WORK INSTRUCTION: Transcribe every record as it stands and set the images aside.

Segment Start: SOURCE DATA

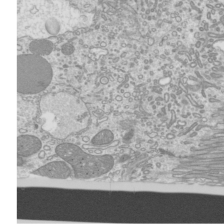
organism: Mouse
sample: Cilia; mouse epididymis
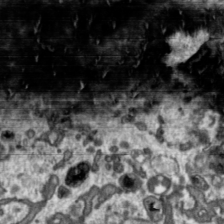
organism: Toxoplasma gondii
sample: Parasites in a vacuole inside a host cell
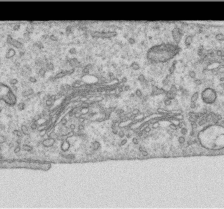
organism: Human
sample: Centriole in RPE cells
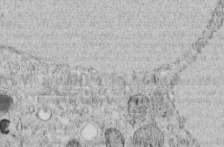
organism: C. elegans
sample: C. elegans embryo early stage
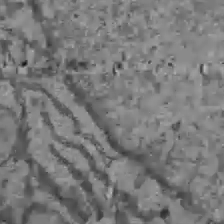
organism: C57BL Mouse
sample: Liver
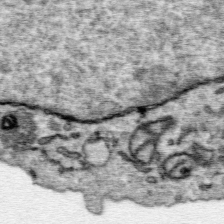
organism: Human
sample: HeLa cells
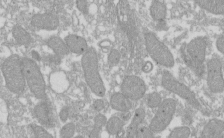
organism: Xenopus
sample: Cilia; centrioles in frog embryo cells
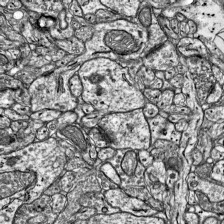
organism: Mouse
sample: Visual Cortex
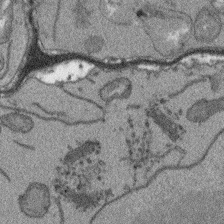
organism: Arabidopsis thaliana
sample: Root tip
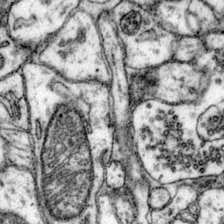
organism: Mouse
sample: Primary visual cortex
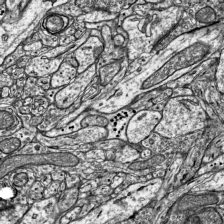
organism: Mouse
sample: Visual Cortex
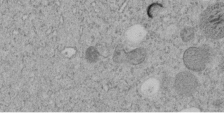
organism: C. elegans
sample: C. elegans embryo early stage
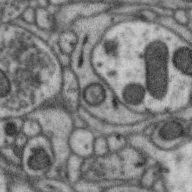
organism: Zebra finch
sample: Brain
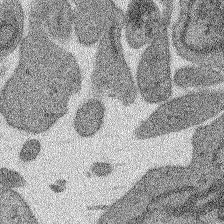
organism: Human
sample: HeLa cells
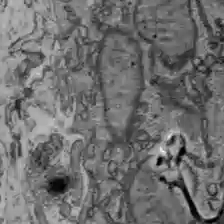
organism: C57BL Mouse
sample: Liver
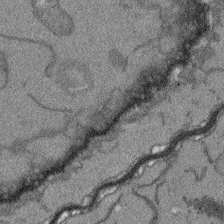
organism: Arabidopsis thaliana
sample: Root tip
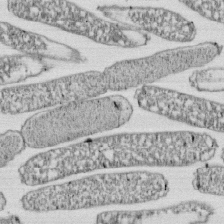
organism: E. coli
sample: Bacterial nucleoid
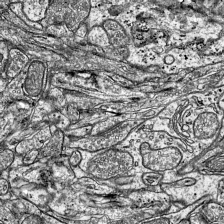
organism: Mouse
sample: Visual Cortex
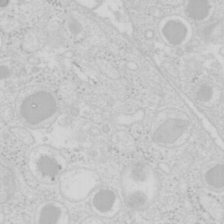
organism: Mouse
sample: Pancreas
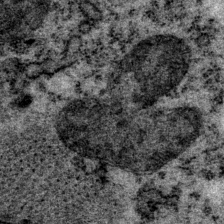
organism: P. pacificus
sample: Pharynx
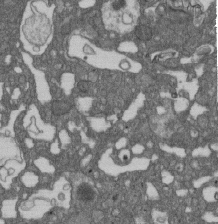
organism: Drosophila
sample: Nephrocyte
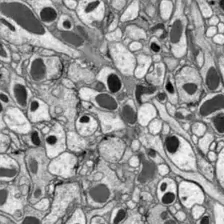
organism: Drosophila
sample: Optic lobe
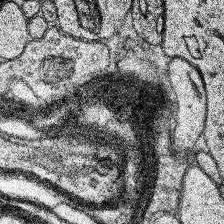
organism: Human
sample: Temporal Lobe
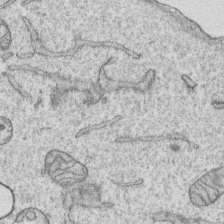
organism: Human
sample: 1205lu cells
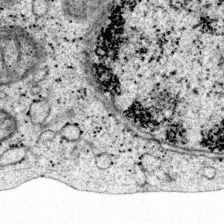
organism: Human
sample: HeLa cells
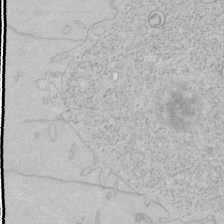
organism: Human
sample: Mitochondria in HCT116 cells
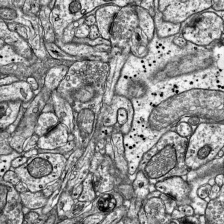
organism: Mouse
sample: Visual Cortex
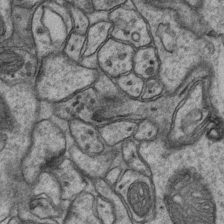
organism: Mouse
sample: CA1 Hippocampus
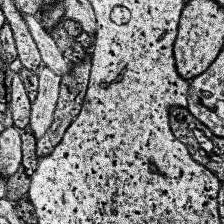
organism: Human
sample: Temporal Lobe
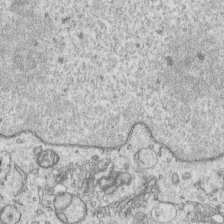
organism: Human
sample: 1205lu cells
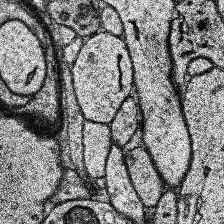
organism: Human
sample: Temporal Lobe
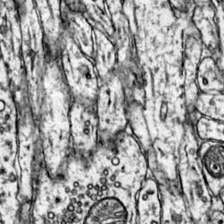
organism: Mouse
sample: Primary visual cortex
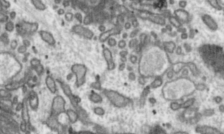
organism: Toxoplasma gondii
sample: Parasites in a vacuole inside a host cell
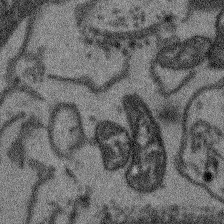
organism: Arabidopsis thaliana
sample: Root tip
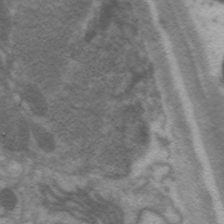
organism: C. elegans
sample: Pharynx
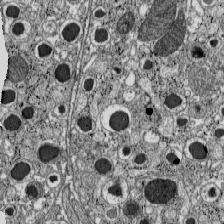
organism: C57BL Mouse
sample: Pancreatic islet
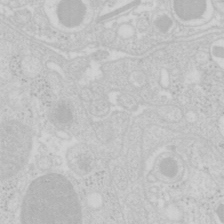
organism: Mouse
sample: Pancreas
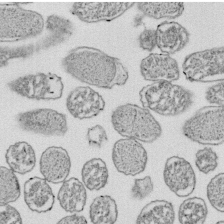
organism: E. coli
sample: Bacterial nucleoid

Segment End: SOURCE DATA

SOLVED PROBLEM:
organism: Mouse
sample: Cilia; mouse epididymis
organism: Toxoplasma gondii
sample: Parasites in a vacuole inside a host cell
organism: Human
sample: Centriole in RPE cells
organism: C. elegans
sample: C. elegans embryo early stage
organism: C57BL Mouse
sample: Liver
organism: Human
sample: HeLa cells
organism: Xenopus
sample: Cilia; centrioles in frog embryo cells
organism: Mouse
sample: Visual Cortex
organism: Arabidopsis thaliana
sample: Root tip
organism: Mouse
sample: Primary visual cortex
organism: Mouse
sample: Visual Cortex
organism: C. elegans
sample: C. elegans embryo early stage
organism: Zebra finch
sample: Brain
organism: Human
sample: HeLa cells
organism: C57BL Mouse
sample: Liver
organism: Arabidopsis thaliana
sample: Root tip
organism: E. coli
sample: Bacterial nucleoid
organism: Mouse
sample: Visual Cortex
organism: Mouse
sample: Pancreas
organism: P. pacificus
sample: Pharynx
organism: Drosophila
sample: Nephrocyte
organism: Drosophila
sample: Optic lobe
organism: Human
sample: Temporal Lobe
organism: Human
sample: 1205lu cells
organism: Human
sample: HeLa cells
organism: Human
sample: Mitochondria in HCT116 cells
organism: Mouse
sample: Visual Cortex
organism: Mouse
sample: CA1 Hippocampus
organism: Human
sample: Temporal Lobe
organism: Human
sample: 1205lu cells
organism: Human
sample: Temporal Lobe
organism: Mouse
sample: Primary visual cortex
organism: Toxoplasma gondii
sample: Parasites in a vacuole inside a host cell
organism: Arabidopsis thaliana
sample: Root tip
organism: C. elegans
sample: Pharynx
organism: C57BL Mouse
sample: Pancreatic islet
organism: Mouse
sample: Pancreas
organism: E. coli
sample: Bacterial nucleoid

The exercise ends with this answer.